Zika emerging a greater scourge with each passing day

12 Mar 2016

New and frightening discoveries about the Zika are being made almost daily, and the threat from the virus seemed to become more serious with each new discovery.

According to Dr Tom Frieden, director of the Centers for Disease Control and Prevention, "there is nothing about Zika control that is quick or easy. The only thing quick is the mosquito bite that can give it to you."

The Zika virus has been declared as by the World Health Organization as a public health emergency, following which it had been linked to paralysis and brain infections in adults, but the horrifying outcomes had been seen in developing fetuses.

A study at Johns Hopkins Medicine in Baltimore revealed that Zika infected and killed the very cells that formed the developing brain.

Another study at the University of California at Los Angeles in conjunction with researchers at the Fiocruz Institute in Brazil, found a strong link between Zika and adverse pregnancy outcomes, which had not been documented before, according to Dr Karin Nielsen, the senior author of the study at the UCLA School of Medicine.

A university press release quoted Nielsen as saying, ''We saw problems with the fetus or the pregnancy at eight weeks, 22 weeks, 25 weeks, and we saw problems at 35 weeks.

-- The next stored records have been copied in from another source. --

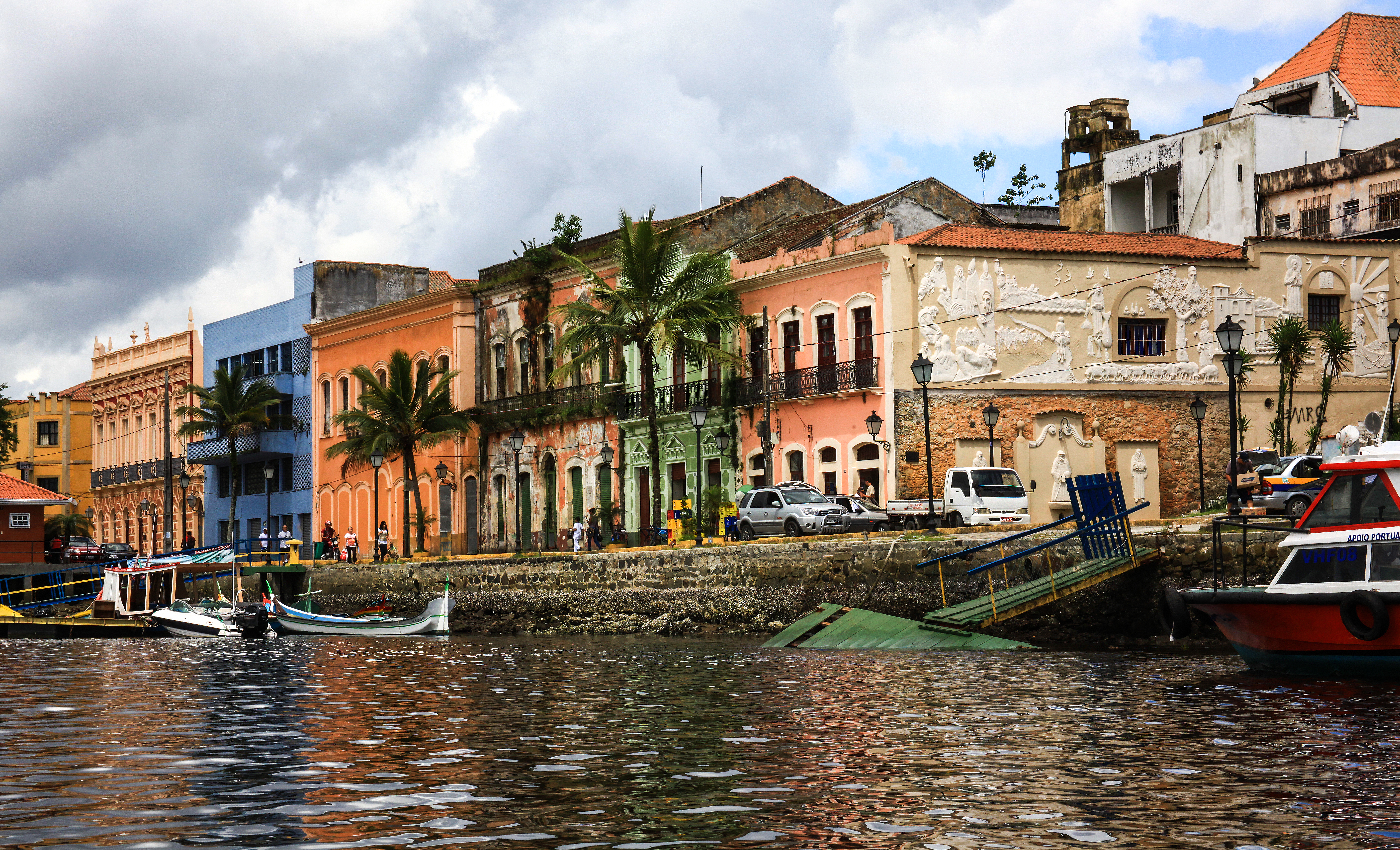 Conjunto Arquitetônico e Urbanístico da Cidade de Paranaguá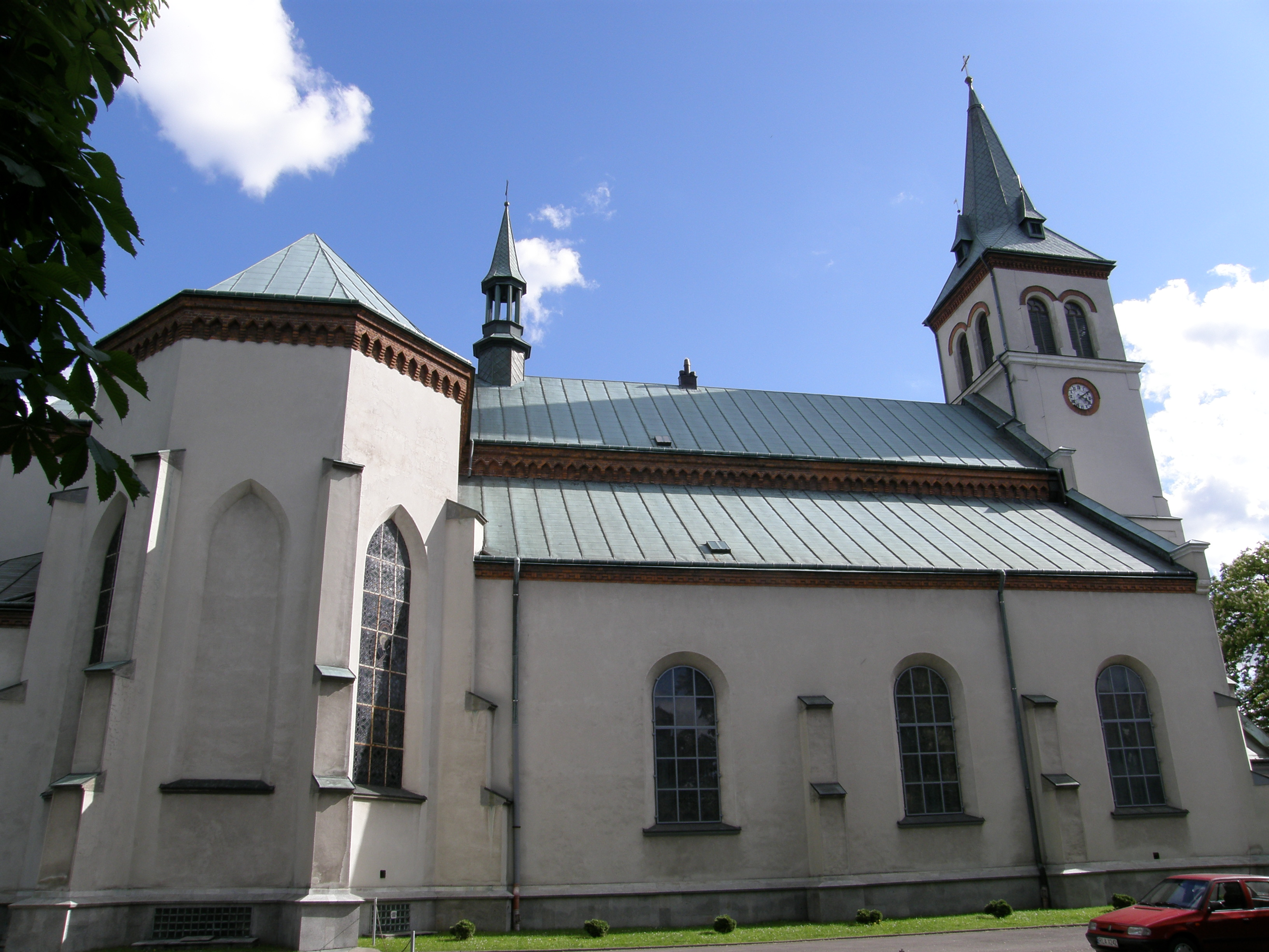 Kościół farny - widok z boku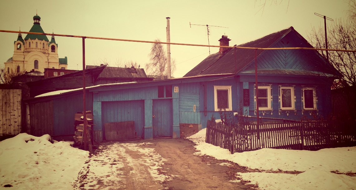 Дом, в котором жил Герой Советского Союза В.А.Вересков: улица Верескова, 31, Нижний Тагил, Свердловская область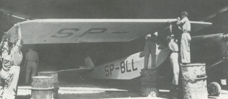 הרכבת מטוס במוסך המטוסים של חברת אוירון 1939 ארכיון ההגנה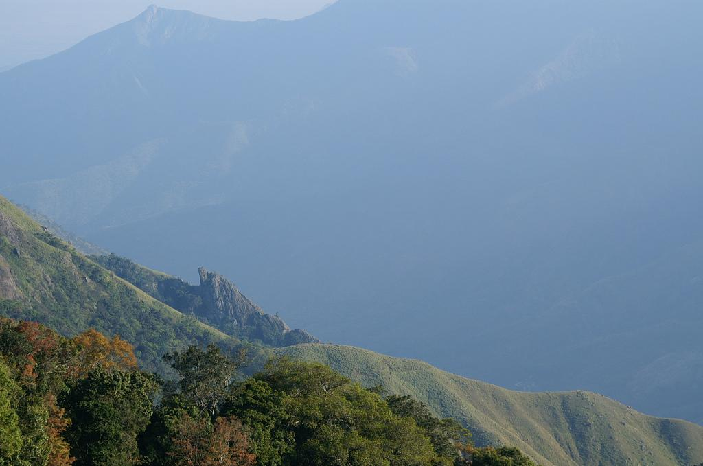 Ambukuthi mala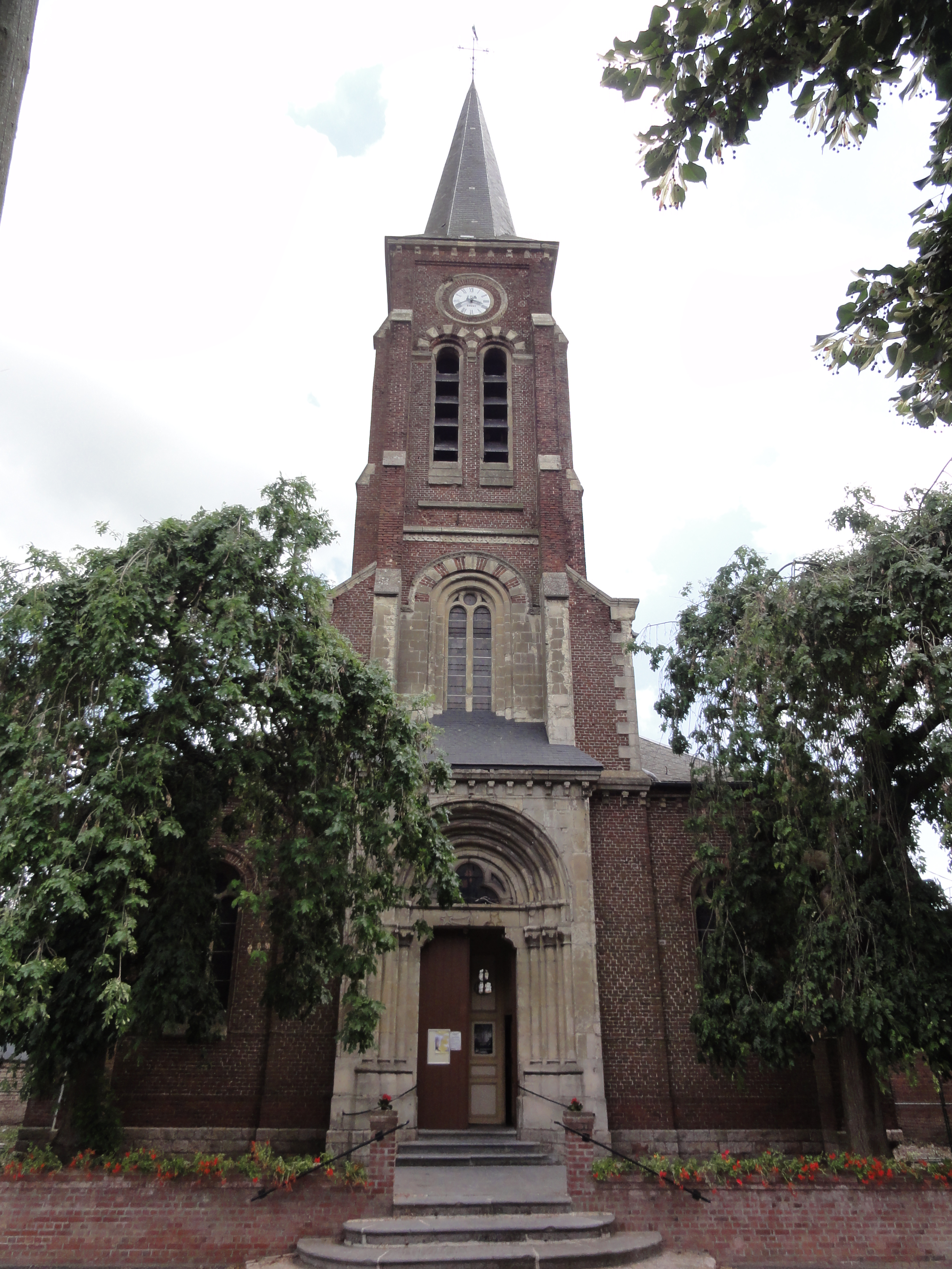 Romeries (Nord, Fr) église, façade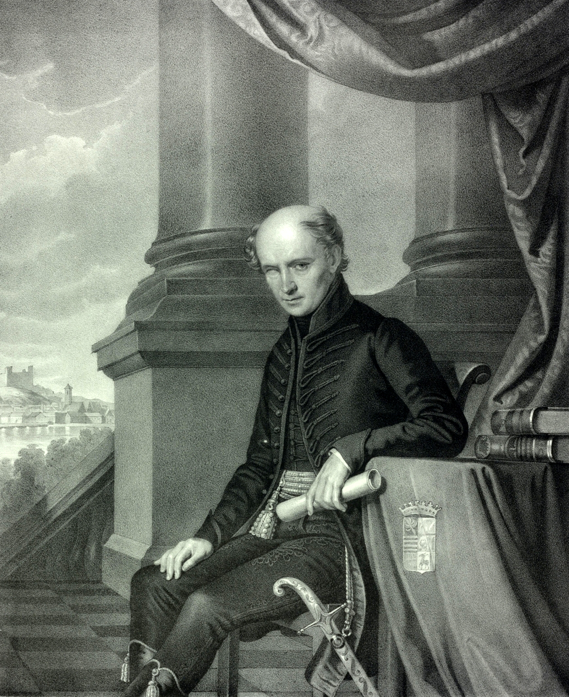 Franz von Kölcsey (1790-1838), Philosoph und Schriftsteller. Lithographie von Franz Eybl.

Even if the fetus isn't affected, the virus appears to damage the placenta, which can lead to fetal death."

Meanwhile, Puerto Rico might be on the brink of a massive outbreak of Zika, US health authorities had warned.

According to Frieden, who spoke to reporters on a conference call, he had just returned from a visit to the US territory, and was worried about what he had seen.

"Puerto Rico is on the front lines of the battle against Zika and it is an uphill battle," said Frieden.

"I am very concerned that before the year is out there could be hundreds of thousands of Zika infections in Puerto Rico and thousands of infected pregnant women."